Behind the Screen: Nazeli Hagen

Hazeli Hagen

Nazeli Hagen is an instructor at Juni Learning. She is currently pursuing her B.A. in Computer Science at Harvard University and sings in the Harvard-Radcliffe Collegium Musicum.

When did you know you wanted to study Computer Science?

On the first day of my AP Computer Science A class in high school, we had to write a program to draw three circles on the screen. For some reason, I had the worst time figuring it out. But once I figured it out, that feeling of seeing it working and knowing that I made it happen — that’s what really got me into programming. I like being able to create something, and at the same time feeling like it was really logical.

What do you teach at Juni?

I teach across all levels — Scratch, all of the Python courses, and web development.

Why do you spend your time teaching with Juni?
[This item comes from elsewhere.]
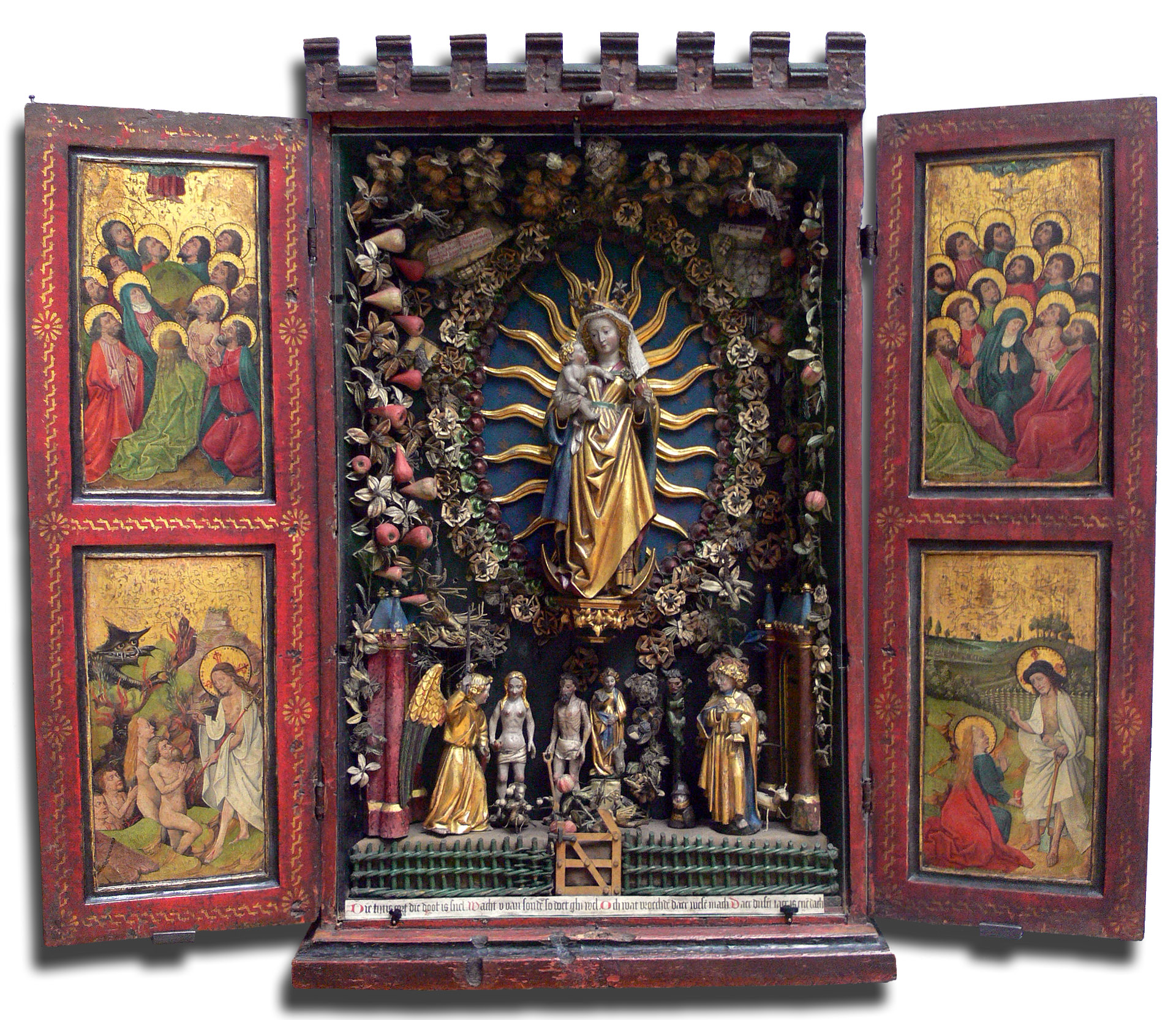 Hortus conclusus (Besloten Hofje) , brabant (vers 1594 ?) représentant Adam et Eve chassés du paradis

I’ve always been a little regretful that I didn’t get into Computer Science (CS) earlier because it’s such an applicable subject. I really want to help younger students get exposed earlier, because there’s so much to learn. It’s a great way to teach problem solving. CS can be intimidating, so it’s really important for me to help people feel comfortable while they’re getting started.

At Harvard, I’m doing a joint concentration between CS and Women & Gender Studies. I’ve become really invested in how gender affects our field and the issues within it. For me, teaching with Juni is a chance to teach and encourage everyone, especially girls, to be comfortable and continue on with CS.
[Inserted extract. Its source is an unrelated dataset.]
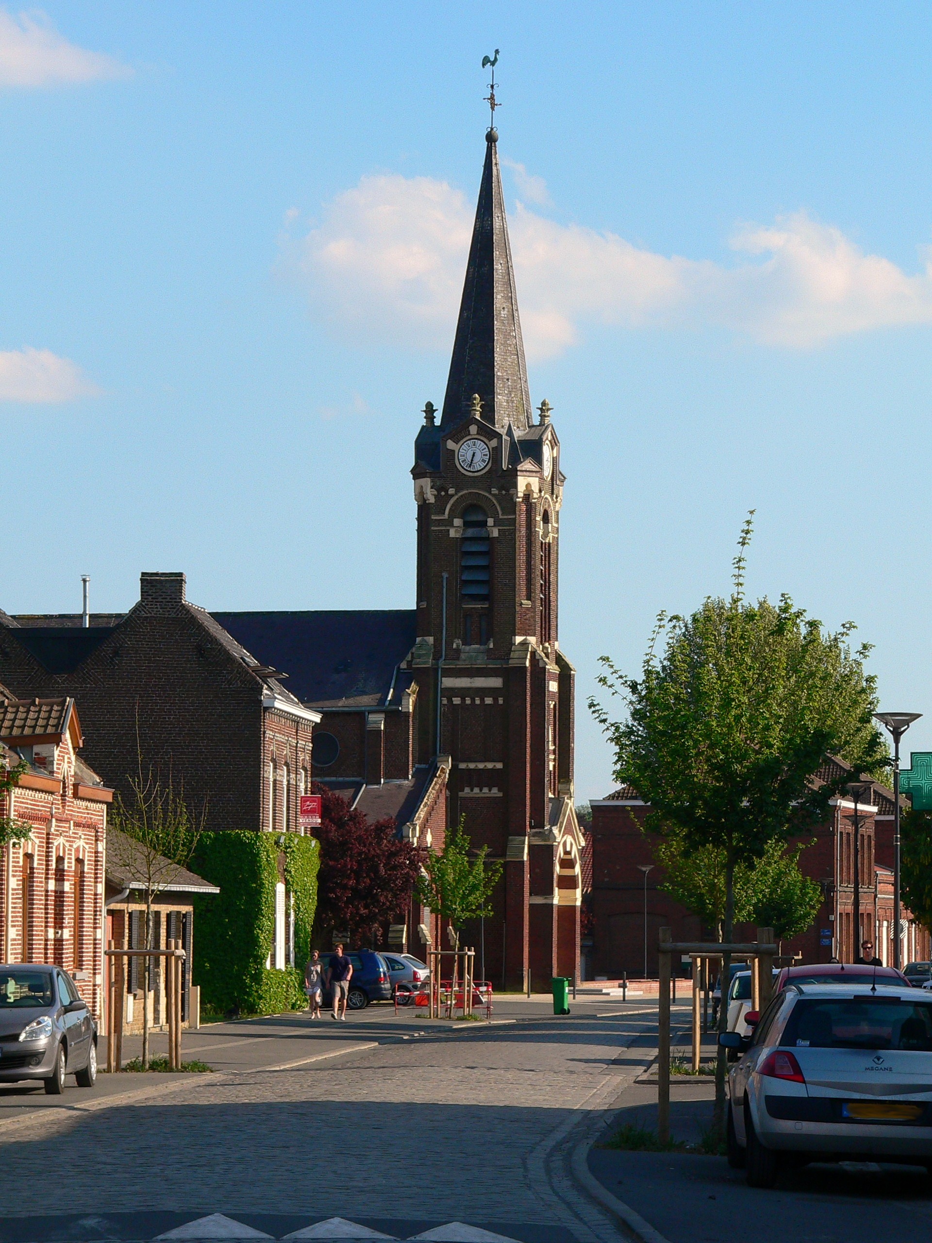 Centre de Cappelle-en-Pévèle

How has Juni impacted you?

Working with Juni has developed my passion for teaching. This summer, I’m traveling to Armenia to teach a two-week Computer Science workshop to local high school students. In the fall, I will also be a Teaching Fellow for the introductory Computer Science course at Harvard. The longer I teach, the happier I am that I made this decision to work with Juni.

When you love programming and you introduce it to somebody else, it brings back the excitement of learning it for the first time again. Juni is a really rewarding job. You’re working with real students, and you’re impacting the future of CS by getting others interested in it. It’s why this is so important to me.

What’s the impact of Juni’s classes being online?

It makes the classes more accessible for the students and the instructors. There’s also not a huge commitment compared to a AP CS class at school. It’s very low stress, so you’re focused on learning. It’s about learning and applying concepts and there’s no concern about grades, which can sometimes take away from the actual learning.

Any advice for students/parents who are interested in Juni?

Honestly, you’re never going to regret knowing something about coding, because it’s everywhere. Learning programming helps you with problem solving in every aspect of your life. For me, learning how to break big problems down into smaller problems has helped me manage my stress in college and become a more productive person. When you’re able to think about things logically, you’re able to see a clear path to a solution as opposed to being overwhelmed by a problem.

Tell us some funny moments you’ve had with your students.

This was so adorable — one of my students was 10 minutes late for his class. He felt so bad that he was apologizing the whole time. He said, “Oh, I’m so sorry! I’ll hug you!” and he tried to hug me through the video camera. I thought it was the cutest thing ever.

I also really liked teaching a group of three eighth graders who were learning Python. As I was wrapping up class one day, they started asking me about my studies. One of my students asked about when I got into programming, and I told her I started in my junior year of high school. She responded with, “Then how did you get into Harvard?!”

As a woman, why do you think Juni works well for girls?

First of all, I think that one-on-one or small group classes are very different than the typical classroom setting. For girls, I feel that a lot of times we think we shouldn’t speak up if we’re going to get the wrong answer. If it’s one-on-one, you are forced to guess and to experiment. Also, having female CS teachers to look up to and to teach you is very encouraging. I think that CS can be an intimidating field and to work with people who have gone through it is inspiring.

What do you do for fun?

I’ve been singing in a choir since I was 8. I love being part of it — it connects you with people and makes you feel like you’re part of a community. I also love spending time with my family and friends and traveling around the world.